His famous photo about a mortally wounded soldier in the Spanish civil war is claimed to be a fake. The documentary shows us a very similar photo with just a different man dying. Without ANY expert opinions from researchers or anyone else this is just innuendo. Was it really a fake? Did Capa or someone else re-create the shot? I don't know. The documentary throws questions in the air without really even trying to answer them.

In the start the narrator tells us that Magnum Photos - the photo agency Capa established and which owns the copyrights to his photos - declined to help in the making of this program, probably because of the negative (pun unintentional) portrayal. The narrator also tells that Magnum scared all the other interviewees away from this project - WHAT A JOKE! Magnum has a very creditable status and a large photo archive but this is not a Scientology organization that resorts to scare tactics! The interviewees are limited to John G. Morris - a friend and colleague of Capa who doesn't give a very insightful commentary - his part is to just identify Capa from old pictures or some (admittedly interesting) archive reels.

I happened to watch this documentary straight after a more thorough glimpse of Capa's life in "Robert Capa: In Love and War" which portrays Capa in a completely different view and gives a great perspective to compare both. While neither is a complete biography nor even tries to be such, this French documentary makes me appreciate the aforementioned US documentary even more in how it lets the Capa's old friends and work mates to tell their stories whereas this one relies almost completely on a narrative. One WW2 veteran told an especially memorable story how in a middle of a heated battle in 1944 in France he met Capa who calmly smoked a cigarette and discussed about Tolstoy's literature, and how he never again met Capa.

There are of course some points in both documentaries that tell the same parts in completely different light. I'm talking 180 degrees here...

For example there is a shot of Capa taking a bath. The US documentary has one of his friends tell us that he came in Capa's apartment to ask for work in Magnum and took the picture. The narrator in this documentary talks how "it took several hours for Capa to get into his role as Robert Capa in the morning" while showing the same picture in the background.

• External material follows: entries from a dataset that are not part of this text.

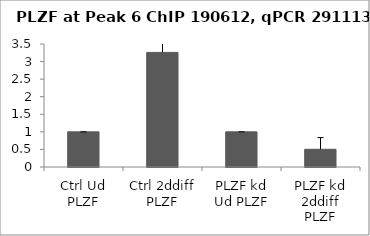
| Category | Series 0 |
|---|---|
| Ctrl Ud PLZF | 1 |
| Ctrl 2ddiff PLZF | 3.261 |
| PLZF kd Ud PLZF | 1 |
| PLZF kd 2ddiff PLZF | 0.504 |
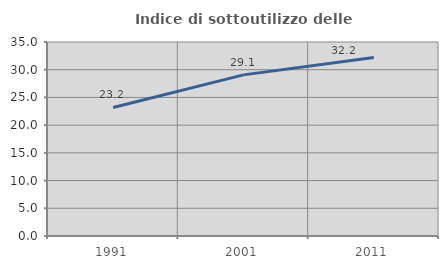
| Category | Indice di sottoutilizzo delle abitazioni  |
|---|---|
| 1991.0 | 23.195 |
| 2001.0 | 29.067 |
| 2011.0 | 32.209 |
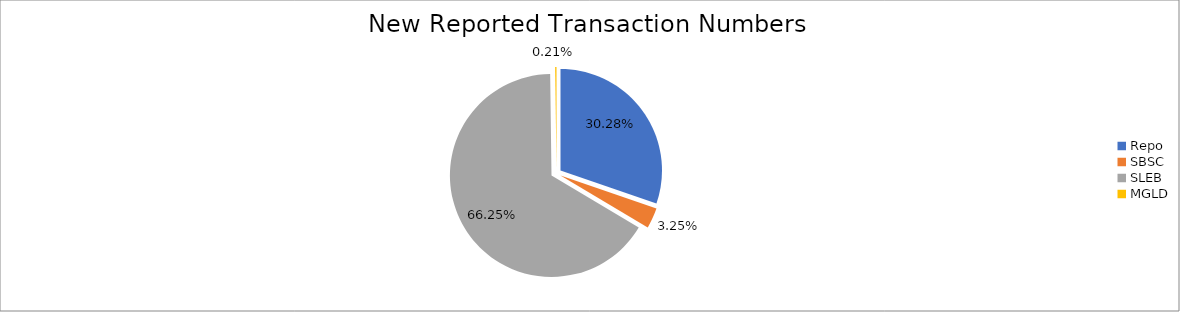
| Category | Series 0 |
|---|---|
| Repo | 413066 |
| SBSC | 44381 |
| SLEB | 903633 |
| MGLD | 2876 |
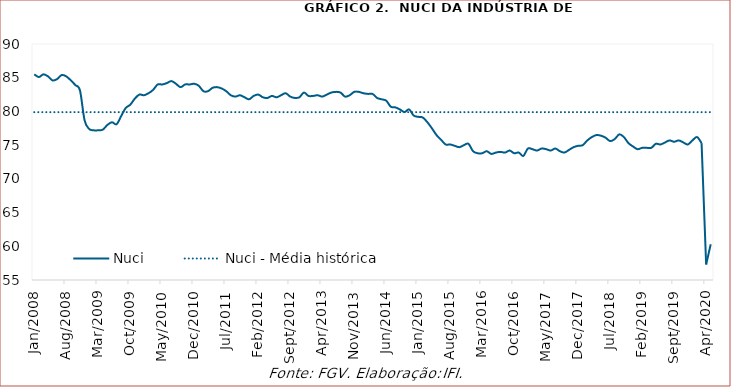
| Category | Nuci | Nuci - Média histórica |
|---|---|---|
| 2008-01-01 | 85.5 | 79.892 |
| 2008-02-01 | 85.1 | 79.892 |
| 2008-03-01 | 85.5 | 79.892 |
| 2008-04-01 | 85.2 | 79.892 |
| 2008-05-01 | 84.6 | 79.892 |
| 2008-06-01 | 84.8 | 79.892 |
| 2008-07-01 | 85.4 | 79.892 |
| 2008-08-01 | 85.2 | 79.892 |
| 2008-09-01 | 84.6 | 79.892 |
| 2008-10-01 | 83.9 | 79.892 |
| 2008-11-01 | 83.1 | 79.892 |
| 2008-12-01 | 78.7 | 79.892 |
| 2009-01-01 | 77.4 | 79.892 |
| 2009-02-01 | 77.2 | 79.892 |
| 2009-03-01 | 77.2 | 79.892 |
| 2009-04-01 | 77.3 | 79.892 |
| 2009-05-01 | 78 | 79.892 |
| 2009-06-01 | 78.4 | 79.892 |
| 2009-07-01 | 78.1 | 79.892 |
| 2009-08-01 | 79.3 | 79.892 |
| 2009-09-01 | 80.5 | 79.892 |
| 2009-10-01 | 81 | 79.892 |
| 2009-11-01 | 81.9 | 79.892 |
| 2009-12-01 | 82.5 | 79.892 |
| 2010-01-01 | 82.4 | 79.892 |
| 2010-02-01 | 82.7 | 79.892 |
| 2010-03-01 | 83.2 | 79.892 |
| 2010-04-01 | 84 | 79.892 |
| 2010-05-01 | 84 | 79.892 |
| 2010-06-01 | 84.2 | 79.892 |
| 2010-07-01 | 84.5 | 79.892 |
| 2010-08-01 | 84.1 | 79.892 |
| 2010-09-01 | 83.6 | 79.892 |
| 2010-10-01 | 84 | 79.892 |
| 2010-11-01 | 84 | 79.892 |
| 2010-12-01 | 84.1 | 79.892 |
| 2011-01-01 | 83.8 | 79.892 |
| 2011-02-01 | 83 | 79.892 |
| 2011-03-01 | 83 | 79.892 |
| 2011-04-01 | 83.5 | 79.892 |
| 2011-05-01 | 83.6 | 79.892 |
| 2011-06-01 | 83.4 | 79.892 |
| 2011-07-01 | 83 | 79.892 |
| 2011-08-01 | 82.4 | 79.892 |
| 2011-09-01 | 82.2 | 79.892 |
| 2011-10-01 | 82.4 | 79.892 |
| 2011-11-01 | 82.1 | 79.892 |
| 2011-12-01 | 81.8 | 79.892 |
| 2012-01-01 | 82.3 | 79.892 |
| 2012-02-01 | 82.5 | 79.892 |
| 2012-03-01 | 82.1 | 79.892 |
| 2012-04-01 | 82 | 79.892 |
| 2012-05-01 | 82.3 | 79.892 |
| 2012-06-01 | 82.1 | 79.892 |
| 2012-07-01 | 82.4 | 79.892 |
| 2012-08-01 | 82.7 | 79.892 |
| 2012-09-01 | 82.2 | 79.892 |
| 2012-10-01 | 82 | 79.892 |
| 2012-11-01 | 82.1 | 79.892 |
| 2012-12-01 | 82.8 | 79.892 |
| 2013-01-01 | 82.3 | 79.892 |
| 2013-02-01 | 82.3 | 79.892 |
| 2013-03-01 | 82.4 | 79.892 |
| 2013-04-01 | 82.2 | 79.892 |
| 2013-05-01 | 82.5 | 79.892 |
| 2013-06-01 | 82.8 | 79.892 |
| 2013-07-01 | 82.9 | 79.892 |
| 2013-08-01 | 82.8 | 79.892 |
| 2013-09-01 | 82.2 | 79.892 |
| 2013-10-01 | 82.4 | 79.892 |
| 2013-11-01 | 82.9 | 79.892 |
| 2013-12-01 | 82.9 | 79.892 |
| 2014-01-01 | 82.7 | 79.892 |
| 2014-02-01 | 82.6 | 79.892 |
| 2014-03-01 | 82.6 | 79.892 |
| 2014-04-01 | 82 | 79.892 |
| 2014-05-01 | 81.8 | 79.892 |
| 2014-06-01 | 81.6 | 79.892 |
| 2014-07-01 | 80.7 | 79.892 |
| 2014-08-01 | 80.6 | 79.892 |
| 2014-09-01 | 80.3 | 79.892 |
| 2014-10-01 | 79.9 | 79.892 |
| 2014-11-01 | 80.3 | 79.892 |
| 2014-12-01 | 79.4 | 79.892 |
| 2015-01-01 | 79.2 | 79.892 |
| 2015-02-01 | 79.1 | 79.892 |
| 2015-03-01 | 78.4 | 79.892 |
| 2015-04-01 | 77.5 | 79.892 |
| 2015-05-01 | 76.5 | 79.892 |
| 2015-06-01 | 75.8 | 79.892 |
| 2015-07-01 | 75.1 | 79.892 |
| 2015-08-01 | 75.1 | 79.892 |
| 2015-09-01 | 74.9 | 79.892 |
| 2015-10-01 | 74.7 | 79.892 |
| 2015-11-01 | 75 | 79.892 |
| 2015-12-01 | 75.2 | 79.892 |
| 2016-01-01 | 74.1 | 79.892 |
| 2016-02-01 | 73.8 | 79.892 |
| 2016-03-01 | 73.8 | 79.892 |
| 2016-04-01 | 74.1 | 79.892 |
| 2016-05-01 | 73.7 | 79.892 |
| 2016-06-01 | 73.9 | 79.892 |
| 2016-07-01 | 74 | 79.892 |
| 2016-08-01 | 73.9 | 79.892 |
| 2016-09-01 | 74.2 | 79.892 |
| 2016-10-01 | 73.8 | 79.892 |
| 2016-11-01 | 73.9 | 79.892 |
| 2016-12-01 | 73.4 | 79.892 |
| 2017-01-01 | 74.5 | 79.892 |
| 2017-02-01 | 74.4 | 79.892 |
| 2017-03-01 | 74.2 | 79.892 |
| 2017-04-01 | 74.5 | 79.892 |
| 2017-05-01 | 74.4 | 79.892 |
| 2017-06-01 | 74.2 | 79.892 |
| 2017-07-01 | 74.5 | 79.892 |
| 2017-08-01 | 74.1 | 79.892 |
| 2017-09-01 | 73.9 | 79.892 |
| 2017-10-01 | 74.3 | 79.892 |
| 2017-11-01 | 74.7 | 79.892 |
| 2017-12-01 | 74.9 | 79.892 |
| 2018-01-01 | 75 | 79.892 |
| 2018-02-01 | 75.7 | 79.892 |
| 2018-03-01 | 76.2 | 79.892 |
| 2018-04-01 | 76.5 | 79.892 |
| 2018-05-01 | 76.4 | 79.892 |
| 2018-06-01 | 76.1 | 79.892 |
| 2018-07-01 | 75.6 | 79.892 |
| 2018-08-01 | 75.9 | 79.892 |
| 2018-09-01 | 76.6 | 79.892 |
| 2018-10-01 | 76.2 | 79.892 |
| 2018-11-01 | 75.3 | 79.892 |
| 2018-12-01 | 74.8 | 79.892 |
| 2019-01-01 | 74.4 | 79.892 |
| 2019-02-01 | 74.6 | 79.892 |
| 2019-03-01 | 74.6 | 79.892 |
| 2019-04-01 | 74.6 | 79.892 |
| 2019-05-01 | 75.2 | 79.892 |
| 2019-06-01 | 75.1 | 79.892 |
| 2019-07-01 | 75.4 | 79.892 |
| 2019-08-01 | 75.7 | 79.892 |
| 2019-09-01 | 75.5 | 79.892 |
| 2019-10-01 | 75.7 | 79.892 |
| 2019-11-01 | 75.4 | 79.892 |
| 2019-12-01 | 75.1 | 79.892 |
| 2020-01-01 | 75.7 | 79.892 |
| 2020-02-01 | 76.2 | 79.892 |
| 2020-03-01 | 75.3 | 79.892 |
| 2020-04-01 | 57.3 | 79.892 |
| 2020-05-01 | 60.3 | 79.892 |
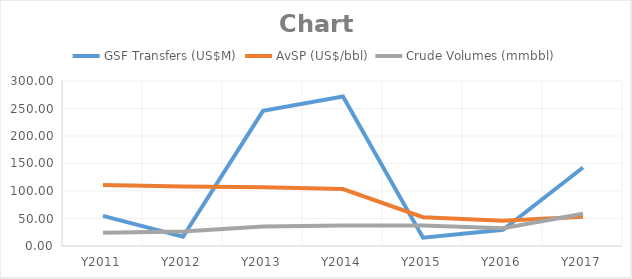
| Category | GSF Transfers (US$M) | AvSP (US$/bbl) | Crude Volumes (mmbbl) |
|---|---|---|---|
| Y2011 | 54.81 | 111.08 | 24.2 |
| Y2012 | 16.88 | 108 | 26.4 |
| Y2013 | 245.73 | 106.75 | 35.6 |
| Y2014 | 271.76 | 103.504 | 37.2 |
| Y2015 | 15.17 | 52.36 | 37.4 |
| Y2016 | 29.51 | 46.13 | 32.3 |
| Y2017 | 142.68 | 53.16 | 58.7 |
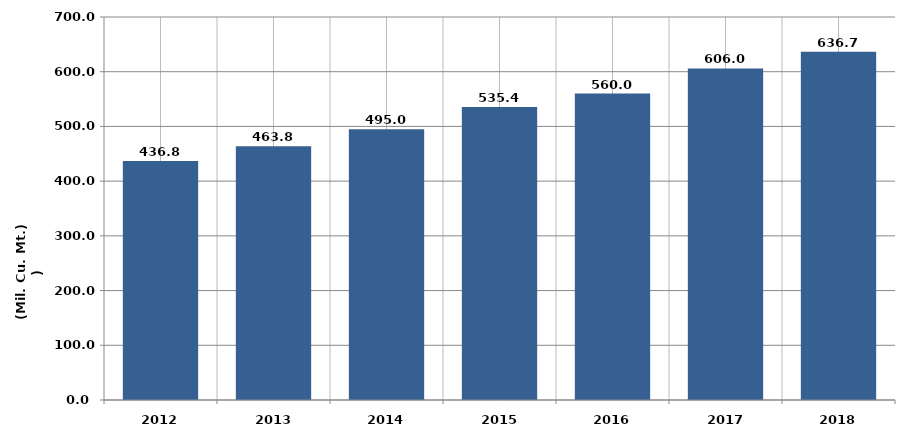
| Category |  انتاج المياه 
( مليون متر مكعب  ) Water Production
(Million Cubic Meters) |
|---|---|
| 2012 | 436.8 |
| 2013 | 463.8 |
| 2014 | 494.961 |
| 2015 | 535.4 |
| 2016 | 560 |
| 2017 | 606 |
| 2018 | 636.7 |
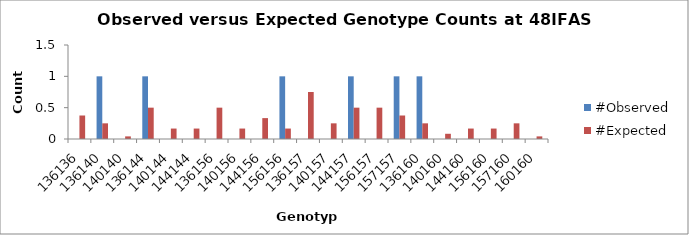
| Category | #Observed | #Expected |
|---|---|---|
| 136136.0 | 0 | 0.375 |
| 136140.0 | 1 | 0.25 |
| 140140.0 | 0 | 0.042 |
| 136144.0 | 1 | 0.5 |
| 140144.0 | 0 | 0.167 |
| 144144.0 | 0 | 0.167 |
| 136156.0 | 0 | 0.5 |
| 140156.0 | 0 | 0.167 |
| 144156.0 | 0 | 0.333 |
| 156156.0 | 1 | 0.167 |
| 136157.0 | 0 | 0.75 |
| 140157.0 | 0 | 0.25 |
| 144157.0 | 1 | 0.5 |
| 156157.0 | 0 | 0.5 |
| 157157.0 | 1 | 0.375 |
| 136160.0 | 1 | 0.25 |
| 140160.0 | 0 | 0.083 |
| 144160.0 | 0 | 0.167 |
| 156160.0 | 0 | 0.167 |
| 157160.0 | 0 | 0.25 |
| 160160.0 | 0 | 0.042 |
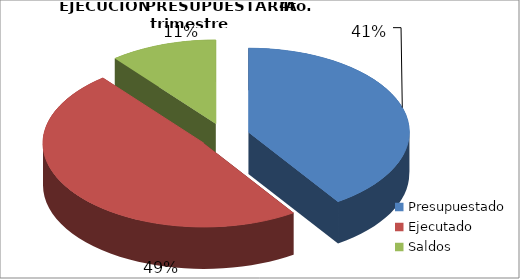
| Category | Series 0 |
|---|---|
| Presupuestado | 66671971311 |
| Ejecutado | 79823457865 |
| Saldos | 17731815021 |
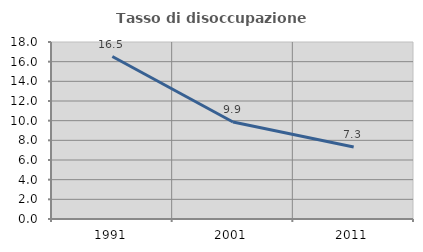
| Category | Tasso di disoccupazione giovanile  |
|---|---|
| 1991.0 | 16.522 |
| 2001.0 | 9.859 |
| 2011.0 | 7.317 |

Another thing is Capa's death in a Vietnam. The French documentary claims that Capa was a depressive little man with a deathwish and stepping to a mine that killed him was a logical end to his life. The US documentary tells that he was just marching along with US troops and unfortunately happened to step to a land mine.

The points I give are for some interesting archive reel shorts that were not on the better documentary. This documentary could be of interest to those who want to analyze faux documentaries.